_THE TASK_
After locating the line that holds "Kronprinzenbrücke in Berlin-Mitte", repeat it and each following line exactly until the material ends, skipping pictures.

_PROVIDED MATERIAL_
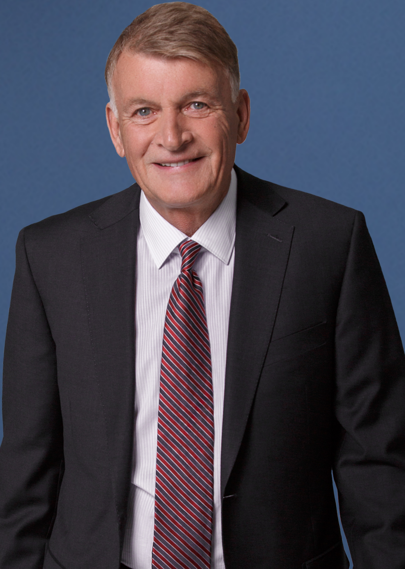 Jean-Claude Gobé, 2016, Chef de l'Opposition officielle à la Ville de Laval et Chef d'Action Laval - Équipe Jean-Claude Gobé.
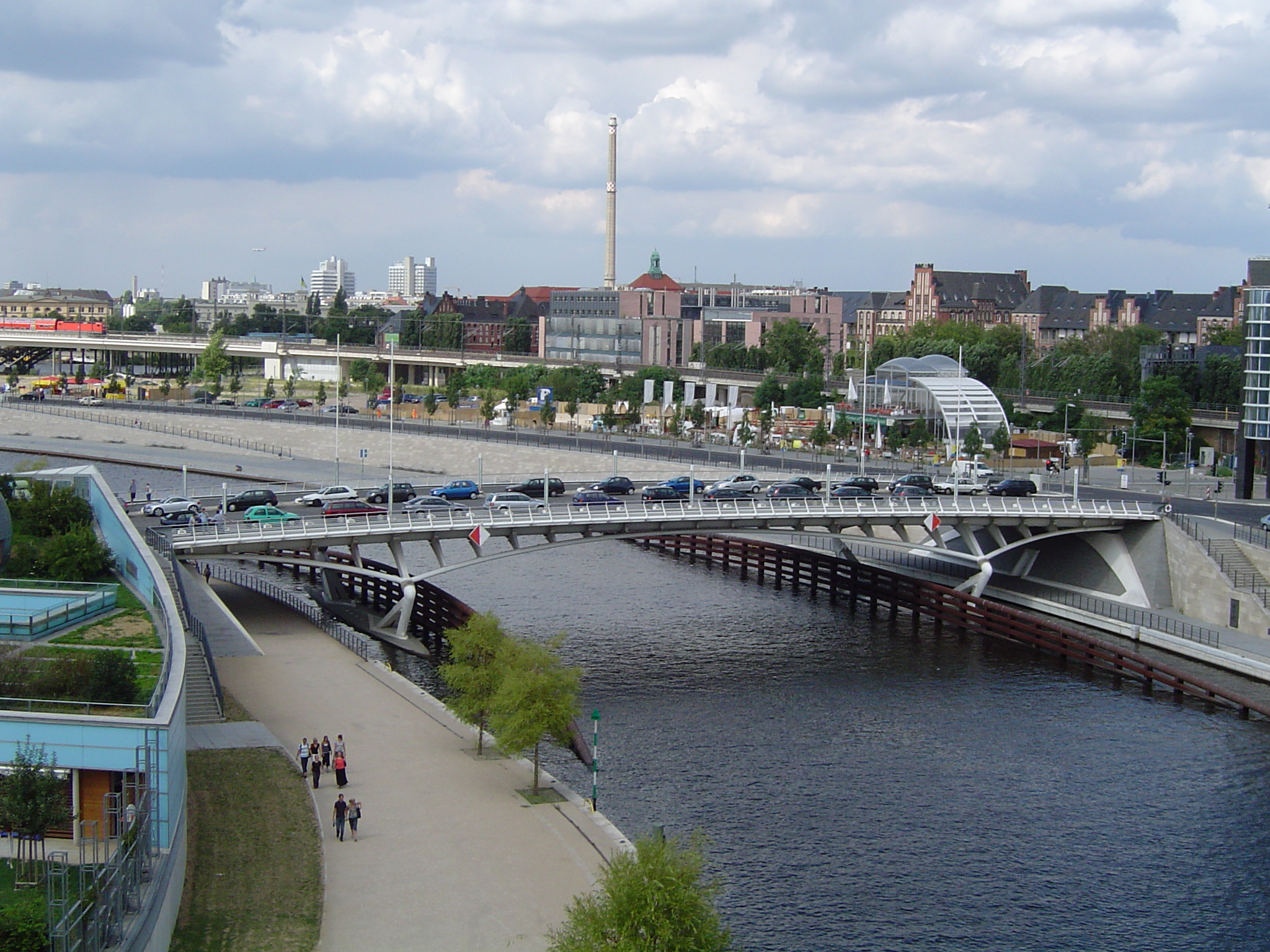 Kronprinzenbrücke in Berlin-Mitte
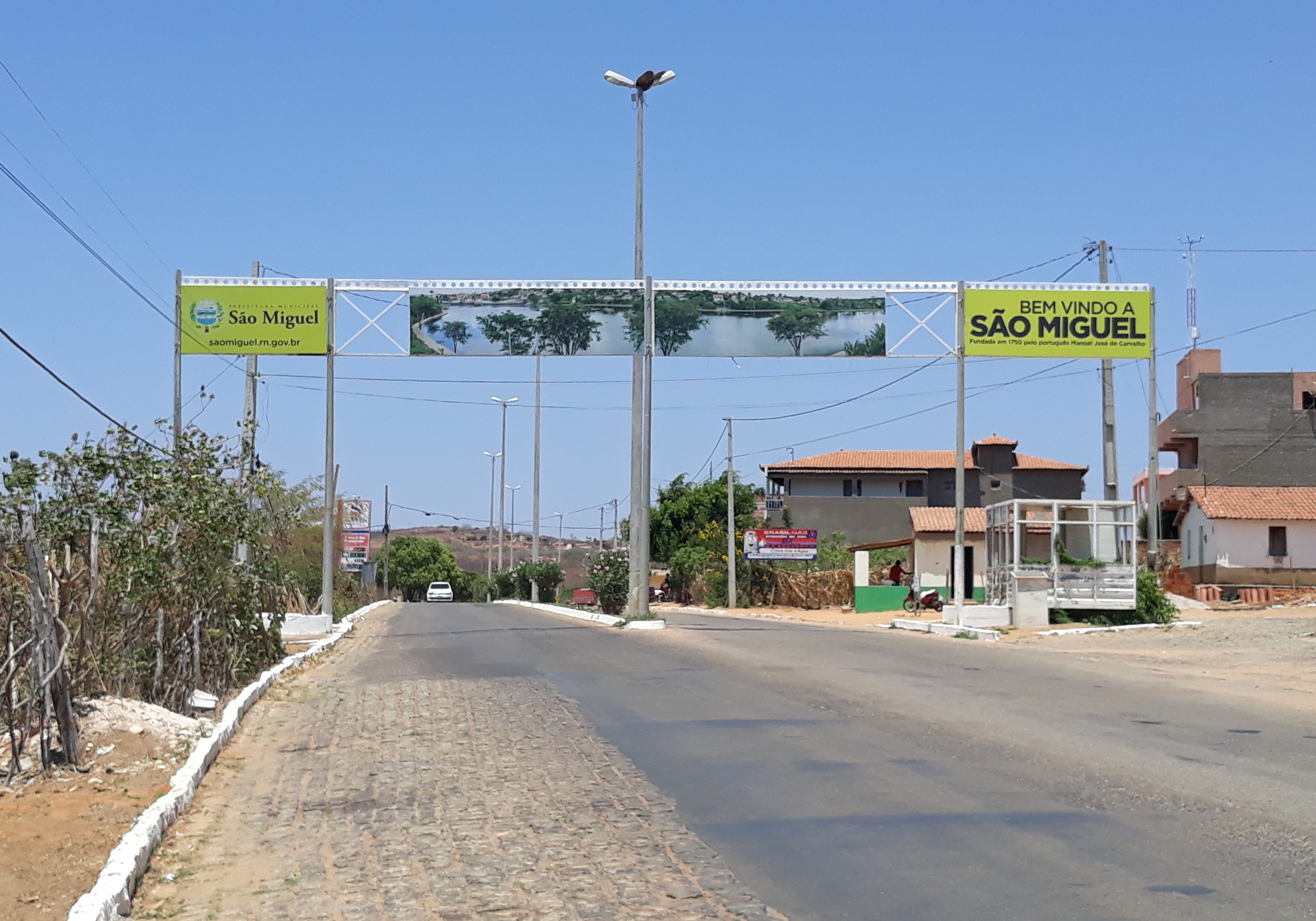 Português do Brasil: Pórtico de entrada de São Miguel, Rio Grande do Norte (Brasil), na rodovia estadual RN-177.

_OUTPUT FOR THIS TASK_
 Kronprinzenbrücke in Berlin-Mitte
 Português do Brasil: Pórtico de entrada de São Miguel, Rio Grande do Norte (Brasil), na rodovia estadual RN-177.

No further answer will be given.